__Exercise__
Write out the data below in full, unchanged, minus the images.

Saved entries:
╭──

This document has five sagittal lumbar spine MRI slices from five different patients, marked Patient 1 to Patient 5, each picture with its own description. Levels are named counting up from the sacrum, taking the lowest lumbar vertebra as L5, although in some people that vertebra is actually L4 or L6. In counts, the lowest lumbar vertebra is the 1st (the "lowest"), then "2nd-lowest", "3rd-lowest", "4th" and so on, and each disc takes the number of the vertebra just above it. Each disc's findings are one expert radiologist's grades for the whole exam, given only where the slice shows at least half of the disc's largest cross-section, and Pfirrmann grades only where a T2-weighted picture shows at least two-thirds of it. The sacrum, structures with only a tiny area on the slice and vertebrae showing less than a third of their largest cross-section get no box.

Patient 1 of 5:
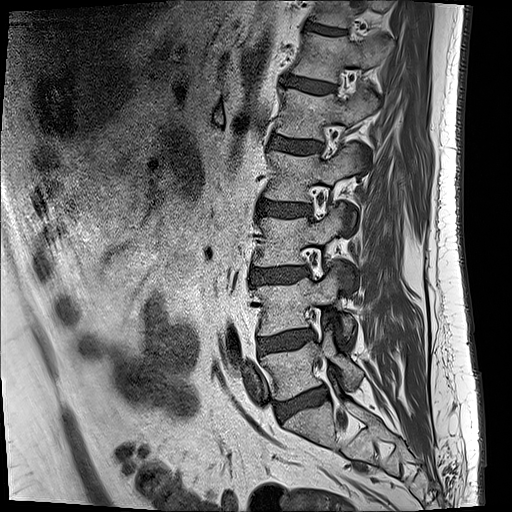

Slice 4 of 17, MRI lumbar spine (T1-weighted), sagittal plane
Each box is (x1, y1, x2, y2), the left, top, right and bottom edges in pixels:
L5/S1 = (275, 387, 327, 418).
L3 = (254, 203, 344, 266).
T11 = (312, 0, 392, 26).
IVD L2/L3 = (257, 200, 308, 215).
L5 = (262, 326, 363, 399).
T12/L1 = (284, 76, 333, 91).
L4 vertebra = (257, 266, 353, 338).
IVD T11/T12 = (307, 23, 346, 34).
L2 = (264, 143, 361, 225).
T12 vertebra = (293, 34, 392, 82).
L1 = (276, 88, 377, 139).
IVD L4/L5 = (257, 329, 314, 354).
IVD L1/L2 = (270, 134, 321, 154).
IVD L3/L4 = (249, 267, 306, 283).

Degenerative findings by level:
- L4/L5: Modic type II, disc bulging
- L1/L2: disc bulging
- L5/S1: Modic type II, disc bulging, disc narrowing
- L2/L3: disc bulging
- L3/L4: Modic type II, disc bulging
- T12/L1, T11/T12: no spondylolisthesis, narrowing, bulging, herniation, Modic or endplate change recorded

Patient 2 of 5:
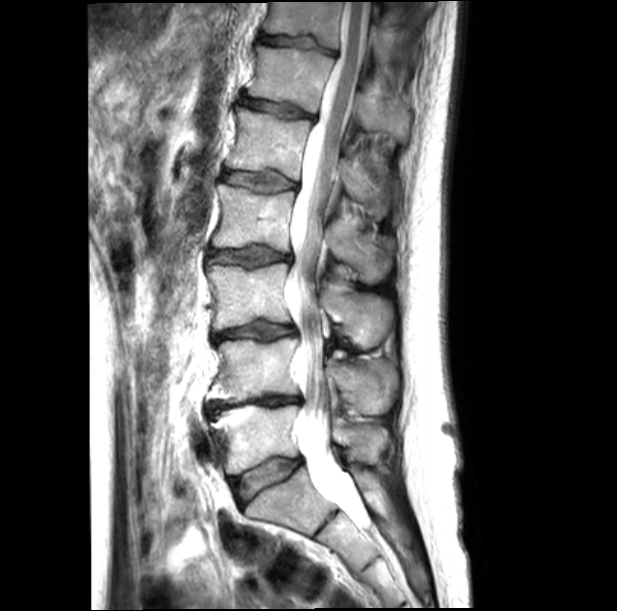 Slice 13/21. Field of view 312x308 mm. 617x611 px. T2-weighted sagittal MRI of the lumbar spine. Patient sex: M.
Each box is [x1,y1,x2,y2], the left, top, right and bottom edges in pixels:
L3/L4: [213,321,295,341].
Intervertebral disc T11/T12: [258,34,335,55].
T12 vertebra: [248,45,411,142].
Intervertebral disc L5/S1: [233,458,302,507].
T11: [263,2,390,61].
Thecal sac / spinal canal: [286,2,367,525].
Intervertebral disc L1/L2: [223,171,297,192].
L2/L3: [210,245,291,266].
L4/L5: [207,396,300,416].
L5 vertebra: [211,405,388,475].
L1: [227,107,387,217].
T12/L1: [242,97,312,118].
L2 vertebra: [213,184,391,283].
L3 vertebra: [207,263,394,349].
L4: [208,336,397,414].

Degenerative findings by level:
  L5/S1: Pfirrmann grade 2, disc bulging
  T12/L1: Pfirrmann grade 3, lower-endplate change, disc narrowing, disc bulging, upper-endplate change
  L4/L5: Pfirrmann grade 5, upper-endplate change, disc narrowing, disc bulging, lower-endplate change
  T11/T12: Pfirrmann grade 3, lower-endplate change, upper-endplate change, disc narrowing
  L2/L3: Pfirrmann grade 3, lower-endplate change, upper-endplate change, disc bulging
  L3/L4: Pfirrmann grade 3, upper-endplate change, disc bulging, disc narrowing, lower-endplate change
  L1/L2: Pfirrmann grade 3, upper-endplate change, disc bulging, lower-endplate change

Patient 3 of 5:
Slice 20 of 24 | Sex F | Field of view 280x280 mm | T1-weighted sagittal MRI of the lumbar spine | Image 448x448 
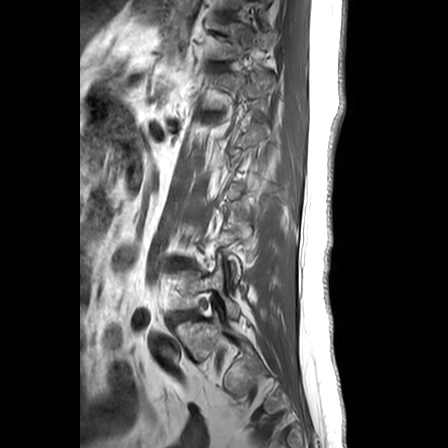
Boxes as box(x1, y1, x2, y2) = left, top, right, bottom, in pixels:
lowest disc — box(170, 313, 185, 322) | 5th vertebra — box(205, 72, 273, 109) | 6th vertebra — box(212, 23, 272, 60) | lowest vertebra — box(171, 256, 239, 318)

Patient 4 of 5:
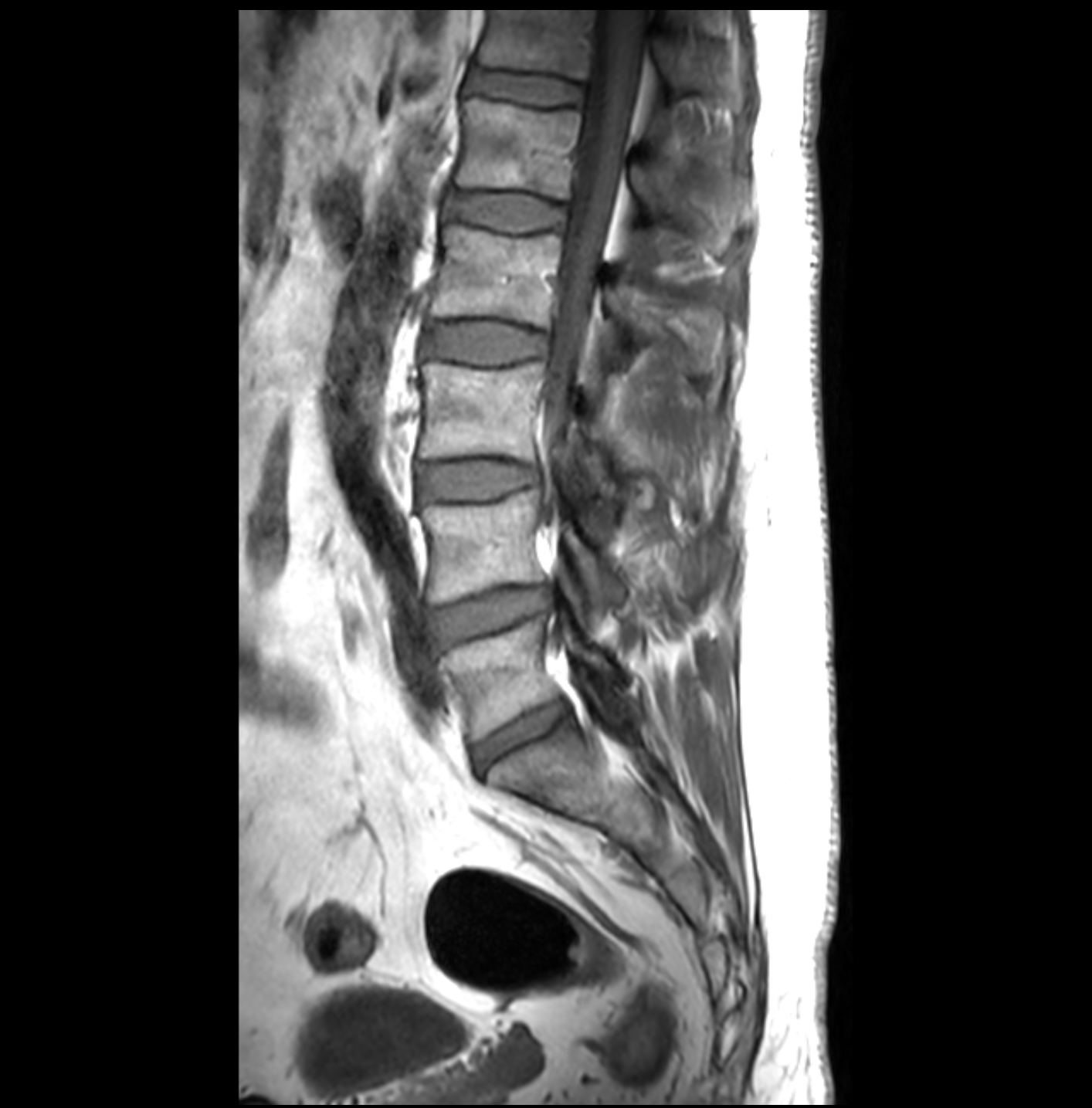 Sagittal T1-weighted lumbar spine MRI | Slice 20/32
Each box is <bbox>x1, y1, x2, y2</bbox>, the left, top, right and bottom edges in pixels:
L1 vertebra at <bbox>454, 98, 671, 215</bbox>.
Intervertebral disc L3/L4 at <bbox>418, 461, 538, 497</bbox>.
L5/S1 at <bbox>473, 699, 567, 772</bbox>.
T12 vertebra at <bbox>480, 10, 704, 86</bbox>.
L5 vertebra at <bbox>440, 617, 615, 743</bbox>.
Intervertebral disc L1/L2 at <bbox>447, 192, 564, 229</bbox>.
Intervertebral disc T12/L1 at <bbox>469, 69, 586, 104</bbox>.
L2/L3 at <bbox>426, 324, 544, 360</bbox>.
Thecal sac / spinal canal at <bbox>539, 10, 644, 537</bbox>.
L3 vertebra at <bbox>419, 363, 605, 483</bbox>.
L2 vertebra at <bbox>430, 223, 626, 342</bbox>.
L4/L5 at <bbox>436, 586, 548, 642</bbox>.
L4 at <bbox>419, 490, 623, 601</bbox>.

Expert MSK radiologist gradings (per disc):
• L4/L5: disc herniation
• L3/L4, L2/L3, L5/S1, L1/L2, T12/L1: no spondylolisthesis, narrowing, bulging, herniation, Modic or endplate change recorded

Patient 5 of 5:
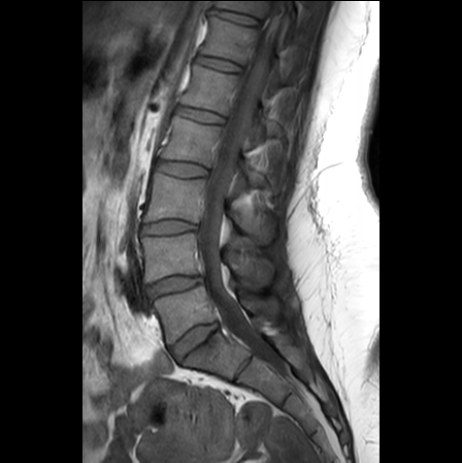
Slice 12 of 24. Lumbar spine MR, T1-weighted, sagittal.
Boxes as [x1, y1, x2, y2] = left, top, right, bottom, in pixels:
IVD L5/S1: [171, 321, 219, 360]
spinal canal: [198, 1, 288, 376]
T11: [215, 0, 296, 38]
T12: [201, 17, 285, 93]
L2: [161, 116, 281, 190]
L1 vertebra: [180, 64, 272, 140]
IVD L4/L5: [145, 276, 201, 297]
T11/T12: [212, 9, 258, 24]
L5 vertebra: [154, 285, 278, 342]
IVD L2/L3: [157, 160, 206, 176]
L4 vertebra: [141, 232, 273, 284]
IVD T12/L1: [197, 55, 240, 71]
L1/L2: [176, 106, 223, 122]
L3: [144, 172, 273, 242]
IVD L3/L4: [142, 220, 196, 234]

Expert MSK radiologist gradings (per disc):
• L4/L5: disc narrowing, disc bulging
• L5/S1: disc narrowing, disc bulging
• L3/L4, T12/L1, L2/L3, L1/L2, T11/T12: no Modic or endplate change, herniation, narrowing, bulging or spondylolisthesis recorded

╰──

__Answer to this exercise__
This document has five sagittal lumbar spine MRI slices from five different patients, marked Patient 1 to Patient 5, each picture with its own description. Levels are named counting up from the sacrum, taking the lowest lumbar vertebra as L5, although in some people that vertebra is actually L4 or L6. In counts, the lowest lumbar vertebra is the 1st (the "lowest"), then "2nd-lowest", "3rd-lowest", "4th" and so on, and each disc takes the number of the vertebra just above it. Each disc's findings are one expert radiologist's grades for the whole exam, given only where the slice shows at least half of the disc's largest cross-section, and Pfirrmann grades only where a T2-weighted picture shows at least two-thirds of it. The sacrum, structures with only a tiny area on the slice and vertebrae showing less than a third of their largest cross-section get no box.

Patient 1 of 5:

Slice 4 of 17, MRI lumbar spine (T1-weighted), sagittal plane
Each box is (x1, y1, x2, y2), the left, top, right and bottom edges in pixels:
L5/S1 = (275, 387, 327, 418).
L3 = (254, 203, 344, 266).
T11 = (312, 0, 392, 26).
IVD L2/L3 = (257, 200, 308, 215).
L5 = (262, 326, 363, 399).
T12/L1 = (284, 76, 333, 91).
L4 vertebra = (257, 266, 353, 338).
IVD T11/T12 = (307, 23, 346, 34).
L2 = (264, 143, 361, 225).
T12 vertebra = (293, 34, 392, 82).
L1 = (276, 88, 377, 139).
IVD L4/L5 = (257, 329, 314, 354).
IVD L1/L2 = (270, 134, 321, 154).
IVD L3/L4 = (249, 267, 306, 283).

Degenerative findings by level:
- L4/L5: Modic type II, disc bulging
- L1/L2: disc bulging
- L5/S1: Modic type II, disc bulging, disc narrowing
- L2/L3: disc bulging
- L3/L4: Modic type II, disc bulging
- T12/L1, T11/T12: no spondylolisthesis, narrowing, bulging, herniation, Modic or endplate change recorded

Patient 2 of 5:
 Slice 13/21. Field of view 312x308 mm. 617x611 px. T2-weighted sagittal MRI of the lumbar spine. Patient sex: M.
Each box is [x1,y1,x2,y2], the left, top, right and bottom edges in pixels:
L3/L4: [213,321,295,341].
Intervertebral disc T11/T12: [258,34,335,55].
T12 vertebra: [248,45,411,142].
Intervertebral disc L5/S1: [233,458,302,507].
T11: [263,2,390,61].
Thecal sac / spinal canal: [286,2,367,525].
Intervertebral disc L1/L2: [223,171,297,192].
L2/L3: [210,245,291,266].
L4/L5: [207,396,300,416].
L5 vertebra: [211,405,388,475].
L1: [227,107,387,217].
T12/L1: [242,97,312,118].
L2 vertebra: [213,184,391,283].
L3 vertebra: [207,263,394,349].
L4: [208,336,397,414].

Degenerative findings by level:
  L5/S1: Pfirrmann grade 2, disc bulging
  T12/L1: Pfirrmann grade 3, lower-endplate change, disc narrowing, disc bulging, upper-endplate change
  L4/L5: Pfirrmann grade 5, upper-endplate change, disc narrowing, disc bulging, lower-endplate change
  T11/T12: Pfirrmann grade 3, lower-endplate change, upper-endplate change, disc narrowing
  L2/L3: Pfirrmann grade 3, lower-endplate change, upper-endplate change, disc bulging
  L3/L4: Pfirrmann grade 3, upper-endplate change, disc bulging, disc narrowing, lower-endplate change
  L1/L2: Pfirrmann grade 3, upper-endplate change, disc bulging, lower-endplate change

Patient 3 of 5:
Slice 20 of 24 | Sex F | Field of view 280x280 mm | T1-weighted sagittal MRI of the lumbar spine | Image 448x448 
Boxes as box(x1, y1, x2, y2) = left, top, right, bottom, in pixels:
lowest disc — box(170, 313, 185, 322) | 5th vertebra — box(205, 72, 273, 109) | 6th vertebra — box(212, 23, 272, 60) | lowest vertebra — box(171, 256, 239, 318)

Patient 4 of 5:
 Sagittal T1-weighted lumbar spine MRI | Slice 20/32
Each box is <bbox>x1, y1, x2, y2</bbox>, the left, top, right and bottom edges in pixels:
L1 vertebra at <bbox>454, 98, 671, 215</bbox>.
Intervertebral disc L3/L4 at <bbox>418, 461, 538, 497</bbox>.
L5/S1 at <bbox>473, 699, 567, 772</bbox>.
T12 vertebra at <bbox>480, 10, 704, 86</bbox>.
L5 vertebra at <bbox>440, 617, 615, 743</bbox>.
Intervertebral disc L1/L2 at <bbox>447, 192, 564, 229</bbox>.
Intervertebral disc T12/L1 at <bbox>469, 69, 586, 104</bbox>.
L2/L3 at <bbox>426, 324, 544, 360</bbox>.
Thecal sac / spinal canal at <bbox>539, 10, 644, 537</bbox>.
L3 vertebra at <bbox>419, 363, 605, 483</bbox>.
L2 vertebra at <bbox>430, 223, 626, 342</bbox>.
L4/L5 at <bbox>436, 586, 548, 642</bbox>.
L4 at <bbox>419, 490, 623, 601</bbox>.

Expert MSK radiologist gradings (per disc):
• L4/L5: disc herniation
• L3/L4, L2/L3, L5/S1, L1/L2, T12/L1: no spondylolisthesis, narrowing, bulging, herniation, Modic or endplate change recorded

Patient 5 of 5:
Slice 12 of 24. Lumbar spine MR, T1-weighted, sagittal.
Boxes as [x1, y1, x2, y2] = left, top, right, bottom, in pixels:
IVD L5/S1: [171, 321, 219, 360]
spinal canal: [198, 1, 288, 376]
T11: [215, 0, 296, 38]
T12: [201, 17, 285, 93]
L2: [161, 116, 281, 190]
L1 vertebra: [180, 64, 272, 140]
IVD L4/L5: [145, 276, 201, 297]
T11/T12: [212, 9, 258, 24]
L5 vertebra: [154, 285, 278, 342]
IVD L2/L3: [157, 160, 206, 176]
L4 vertebra: [141, 232, 273, 284]
IVD T12/L1: [197, 55, 240, 71]
L1/L2: [176, 106, 223, 122]
L3: [144, 172, 273, 242]
IVD L3/L4: [142, 220, 196, 234]

Expert MSK radiologist gradings (per disc):
• L4/L5: disc narrowing, disc bulging
• L5/S1: disc narrowing, disc bulging
• L3/L4, T12/L1, L2/L3, L1/L2, T11/T12: no Modic or endplate change, herniation, narrowing, bulging or spondylolisthesis recorded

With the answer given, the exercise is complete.